With some slightly different notation you can make the problem easier to interpret. It seems like you are looking to maximize the correlation between
$$\begin{array}{rclcrcl}
P_j &=& \sum_{i=1}^n P_{ij} V_i & \quad \text{and} \quad & T_j &=& \sum_{i=1}^m T_{ij} W_i \end{array}$$
The solution to maximize the correlation is the same as when the columns of $P_{ij}$ and $T_{ij}$ are translated such that they have zero mean, so let's assume that the columns have zero means.
The problem is similar to the question Fitting of a sum of vectors $Y \alpha = X \beta + \epsilon$ The difference is in the dimension of $\alpha$ and $\beta$, or your $V_i$ and $W_i$. In the other question, these dimensions are the same, but the principle remains the same.
The answer to that question argues that $W_i$ is equal to the eigenvector with the largest eigenvalue of the following matrix
$$\begin{array}{rcl}
M &=& (T^tT)^{-1}(QT)^t(QT) \\
\end{array}$$
with $Q$ the projection matrix
$$\begin{array}{rcl}
Q &=& P(P^tP)^{-1}P^t
\end{array}$$
The correlation of the solution $\hat{P}_j,\hat{T}_j$ will be related to the eigenvalue $\lambda$
$$\text{cor}(\hat{P}_j,\hat{T}_j) = \sqrt{\lambda}$$
Code example
Below we demonstrate the algorithm with some code. A comparison is made with a numerical optimization
### create exams let's have
### 3 theoretical exams
### 6 practical exams
### 20 students
### the data are correlated normal distributed variables
set.seed(1)
ns = 20
nt = 3
np = 6
rho = 0.5
data = t(mvrnorm(nt+np,mu = rep(0,ns), Sigma = diag(rep(1-rho,ns))+rho ))
P = data[,1:np]
T = data[,(np+1):(np+nt)]
vector_solution = function(P,T) {
### subtract the means (without loss of generality)

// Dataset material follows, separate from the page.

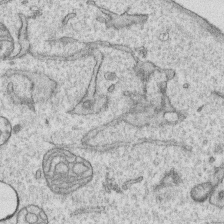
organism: Human
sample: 1205lu cells

Pm = P - rep(1,length(P[,1])) %*% t(colMeans(P))
Tm = T - rep(1,length(T[,1])) %*% t(colMeans(T))
### compute matrices
Q = Pm %*% solve(t(Pm) %*% Pm) %*% t(Pm) ### projection matrix
M = solve(t(Tm) %*% Tm) %*% t(Q %*% Tm) %*% (Q %*% Tm)
### solve with eigenvectors
eig = eigen(M)
eVec = eig$vectors
eVal = eig$values
### the first eigenvalue is the highest and the solution
W = eVec[,1]
corr = eVal[1]^0.5
Tsol = T %*% W
V = as.numeric(lm(Tsol ~ 0 + Pm)$coef) ### find V by OLS
return(list(W = W, V = V, correlation = corr))
}
### optimization of correlation
f<-function(par,P,T){
n = length(P[1,])
m = length(T[1,])
v = par[1:n]
w = par[(n+1):(n+m)]
### correlation
rho = cor((P %*% v),(T %*% w))
### extra term in the optimization
### to ensure that a single solution is possible
### (multiples of the vectors have the same correlation)
d = abs(sum(v^2)-1)^2
return(-rho+d)
}
numerical_solution = function(P,T) {
n = length(P[1,])
m = length(T[1,])
mod <- optim(par = rep(1, n+,),
fn = f,
method = "BFGS",control = list(maxit=1*10^5,trace=0,reltol=10^-16),
P = P, T = T)
v = mod$par[1:n]
w = mod$par[(n+1):(n+m)]
rho = cor((P %*% v),(T %*% w))
return(list(W = w, V = v, correlation = rho))
}
Output
The output below shows that the method with the eigenvectors gives the same result as a numerical optimization. The difference is in the scale of the solution for $W_i$ and $V_i$. You can multiply these with an arbitrary constant and you get the same result. The correlation $\text{cor}(aT,bP)$ is the same as the correlation $\text{cor}(T,P)$.
> numerical_solution(P,T)
$W
[1] -3.621469 5.383181 -2.667191
$V
[1] 0.2700293 -0.2930244 0.4962644 0.3950038 0.2474477
[6] 0.6145594
$correlation
[,1]
[1,] 0.7103213
> vector_solution(P,T)
$W
[1] 0.5162597 -0.7674021 0.3802235
$V
[1] -0.09827352 0.17602598 -0.29498806 -0.41464957
[5] -0.23167924 -0.43388866
$correlation
[1] 0.7103213
> vector_solution(P,T)$W/numerical_solution(P,T)$W
[1] -0.1425553 -0.1425555 -0.1425558
> vector_solution(P,T)$V/numerical_solution(P,T)$V
[1] -0.7723890 -0.7723903 -0.7723889 -0.7723876 -0.7723897
[6] -0.7723882